Tempera on panel, 40 x 31 cm. Pinacoteca di Brera, Milan.

Bonifacio Bembo, also known as Bonfazio Bembo, or simply just Bembo, was a northern Italian Renaissance artist born in Brescia in 1420. He was the son of Giovanni Bembo, an active painter during his time. As a painter, Bonifacio mainly worked in Cremona. He was patronized by the Sforza family and was commissioned to paint portraits of Francesco Sforza and his wife Bianca Maria Visconti. Scholars have credited him as the artist who produced a tarot card deck for the Visconti-Sforza families, now held in the Cary Collection of Playing Cards at Yale University. In the past century, art historians have begun to question the authenticity of his works, believing his only two secure works to be the portraits of Francesco and Bianca Maria Sforza. He is believed to have died sometime before 1482.

==Biography==
Bonifacio Bembo was born in Brescia, Italy, in 1420 to an Italian family of painters. He was the son of Giovanni Bembo, a painter active in Cremona from 1425 to 1449. His brothers Benedetto and Andrea were also painters active in the areas of Cremona and Parma. Bonifacio also had a nephew named Giovanni Francesco Bembo, who became a painter. In all, there are thought to be nine artists with the last name Bembo who were active in Cremona from 1425 until the early 1600s. Based on letters written by Bembo, he claimed to be a supporter of Francesco Sforza in 1447 following the death of Filippo Maria Visconti, the Duke of Milan.

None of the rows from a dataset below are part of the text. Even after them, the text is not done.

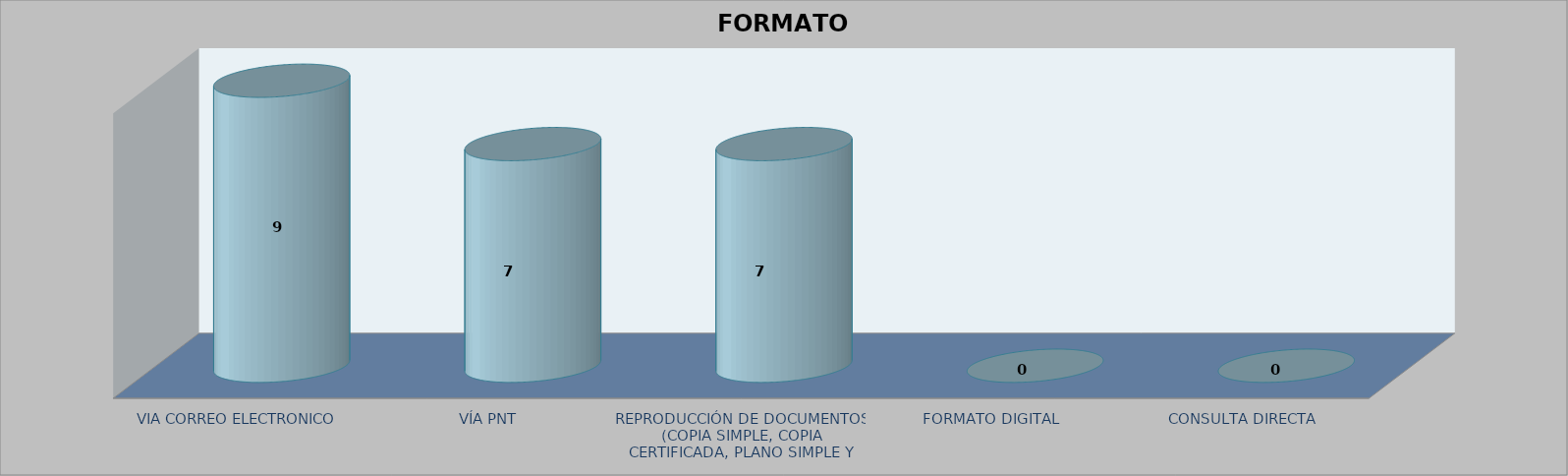
| Category |        FORMATO SOLICITADO | Series 1 | Series 2 |
|---|---|---|---|
| VIA CORREO ELECTRONICO |  |  | 9 |
| VÍA PNT |  |  | 7 |
| REPRODUCCIÓN DE DOCUMENTOS (COPIA SIMPLE, COPIA CERTIFICADA, PLANO SIMPLE Y PLANO CERTIFICADO) |  |  | 7 |
| FORMATO DIGITAL |  |  | 0 |
| CONSULTA DIRECTA |  |  | 0 |
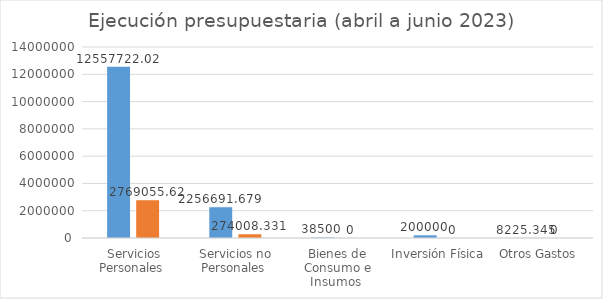
| Category | Series 0 | Series 1 |
|---|---|---|
| Servicios Personales  | 12557722.021 | 2769055.62 |
| Servicios no Personales  | 2256691.679 | 274008.331 |
| Bienes de Consumo e Insumos  | 38500 | 0 |
| Inversión Física | 200000 | 0 |
| Otros Gastos  | 8225.345 | 0 |

Sforza eventually became Duke of Milan in 1450, and because of the support Bembo had shown him a few years prior, he commissioned him to many works. On 23 April 1474, Galeazzo Sforza, the Duke of Milan, granted Bembo and his descendants Milanese citizenship. The patronage of the Sforza family continued until 1477 when Bembo seems to disappear from the historical record.

== Works ==
Bonifacio was active between 1447 and 1478. He painted portraits, frescoes, biblical scenes, and also designed tarot cards. He is known for the frescoes found in the ducal chapel of the Castello Sforzesco in Milan. He also painted portraits of Francesco Sforza and his wife, Bianca Maria Visconti. These portraits hang in the church of Sant'Agostino in Cremona.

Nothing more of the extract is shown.